To find the maximum slope occurring on the beam, we can use the equation for slope:
θ = (Mx * L^2) / (2 * E * I)
Where:
θ = maximum slope (in radians)
Mx = maximum moment at the location of interest (in Nm)
L = length of the beam (in meters)
E = modulus of elasticity (in N/m^2)
I = moment of inertia of the beam (in mm^4)
Given:
Couple = 25 kN/m = 25,000 N/m
E = 250 GPa = 250,000 N/mm^2
I = 1,000,000 mm^4
- Identify the given values and convert them if necessary.
Couple = 25,000 N/m
E = 250,000 N/mm^2
I = 1,000,000 mm^4
- Calculate the maximum moment at the location of interest.
The couple acting on the beam creates a bending moment. The maximum moment occurs at the supports and is equal to the product of the couple and the distance to the support.
Maximum moment = Couple * L
Given that the beam is simply supported, the maximum moment occurs at the support, which is at a distance of L/2 from the location of interest.
Maximum moment = Couple * (L/2)
Substituting the given values:
Maximum moment = 25,000 * (L/2)
- Substitute the values into the equation for slope.
θ = (Mx * L^2) / (2 * E * I)
Substituting the maximum moment:
θ = (25,000 * (L/2) * L^2) / (2 * 250,000 * 1,000,000)
Simplifying:
θ = (12,500 * L^3) / (500,000,000)
θ = 25 * L^3 / 1,000,000,000
- Substitute the length of the beam and calculate the maximum slope.
Given that the length of the beam is not provided in the question, we cannot calculate the exact maximum slope. However, if we assume a length of 1 meter for the beam, the calculation becomes:
θ = 25 * (1^3) / 1,000,000,000
θ = 25 / 1,000,000,000
Converting the slope from radian to the requested format (× 10^-5 radian):
θ = 25 / 1,000,000,000 * 10^5
θ ≈ 2.5 × 10^-5 radian
Therefore, the maximum slope occurring on the beam is approximately 2.5 × 10^-5 radian, not 3.3 as stated in the answer.

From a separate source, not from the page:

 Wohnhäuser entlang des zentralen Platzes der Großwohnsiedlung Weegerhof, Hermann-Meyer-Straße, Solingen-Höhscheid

θ = (Mx * L^2) / (2 * E * I)
Where:
θ = maximum slope (in radians)
Mx = maximum moment at the location of interest (in Nm)

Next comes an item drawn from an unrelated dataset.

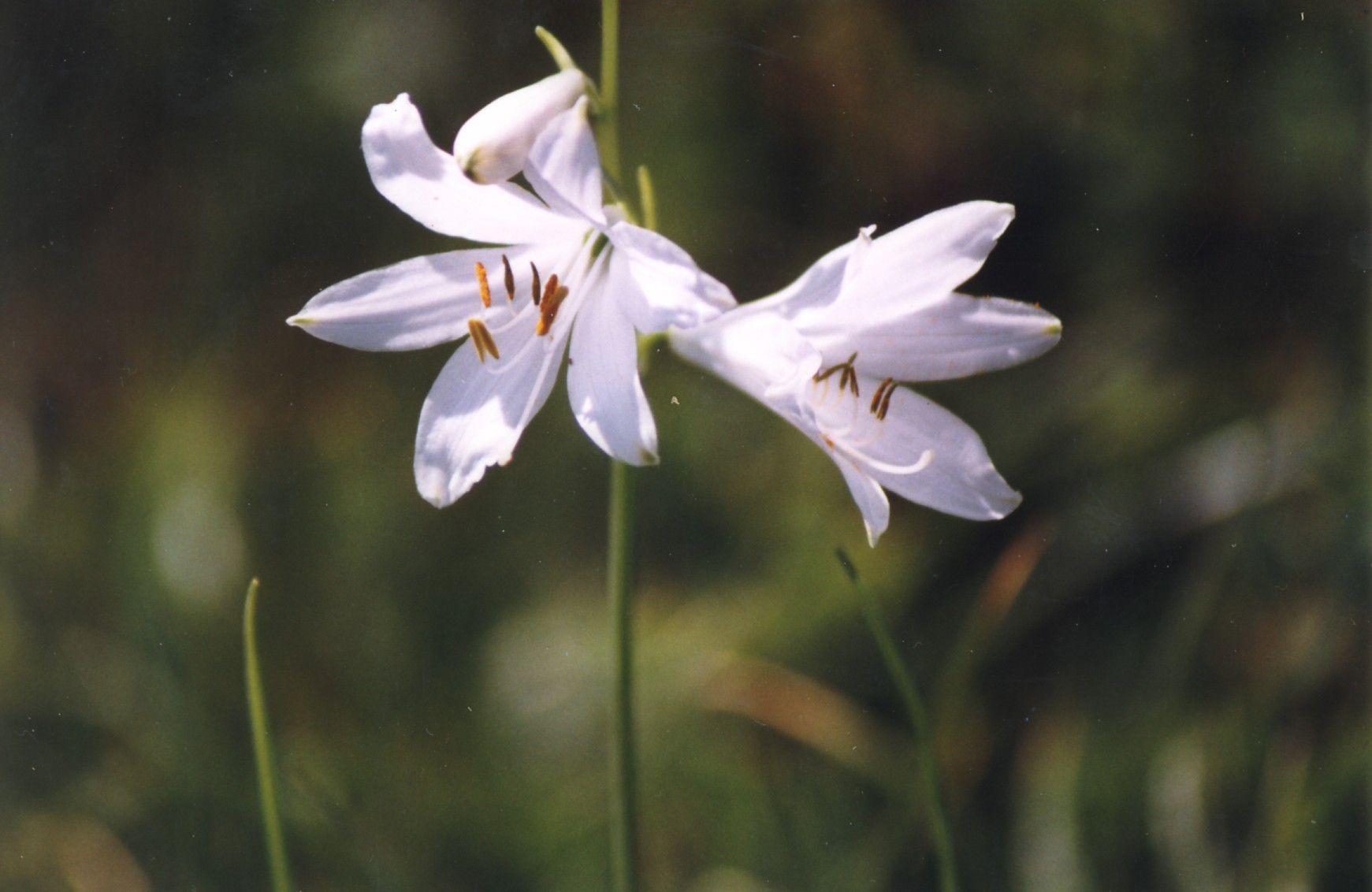 Lys de la St. Bruno

L = length of the beam (in meters)
E = modulus of elasticity (in N/m^2)
I = moment of inertia of the beam (in mm^4)
Given:
Couple = 25 kN/m = 25,000 N/m
E = 250 GPa = 250,000 N/mm^2
I = 1,000,000 mm^4
- Identify the given values and convert them if necessary.
Couple = 25,000 N/m
E = 250,000 N/mm^2
I = 1,000,000 mm^4
- Calculate the maximum moment at the location of interest.
The couple acting on the beam creates a bending moment. The maximum moment occurs at the supports and is equal to the product of the couple and the distance to the support.
Maximum moment = Couple * L
Given that the beam is simply supported, the maximum moment occurs at the support, which is at a distance of L/2 from the location of interest.
Maximum moment = Couple * (L/2)
Substituting the given values:
Maximum moment = 25,000 * (L/2)
- Substitute the values into the equation for slope.
θ = (Mx * L^2) / (2 * E * I)
Substituting the maximum moment:
θ = (25,000 * (L/2) * L^2) / (2 * 250,000 * 1,000,000)
Simplifying:
θ = (12,500 * L^3) / (500,000,000)
θ = 25 * L^3 / 1,000,000,000
- Substitute the length of the beam and calculate the maximum slope.
Given that the length of the beam is not provided in the question, we cannot calculate the exact maximum slope. However, if we assume a length of 1 meter for the beam, the calculation becomes:
θ = 25 * (1^3) / 1,000,000,000
θ = 25 / 1,000,000,000
Converting the slope from radian to the requested format (× 10^-5 radian):
θ = 25 / 1,000,000,000 * 10^5
θ ≈ 2.5 × 10^-5 radian
Therefore, the maximum slope occurring on the beam is approximately 2.5 × 10^-5 radian, not 3.3 as stated in the answer.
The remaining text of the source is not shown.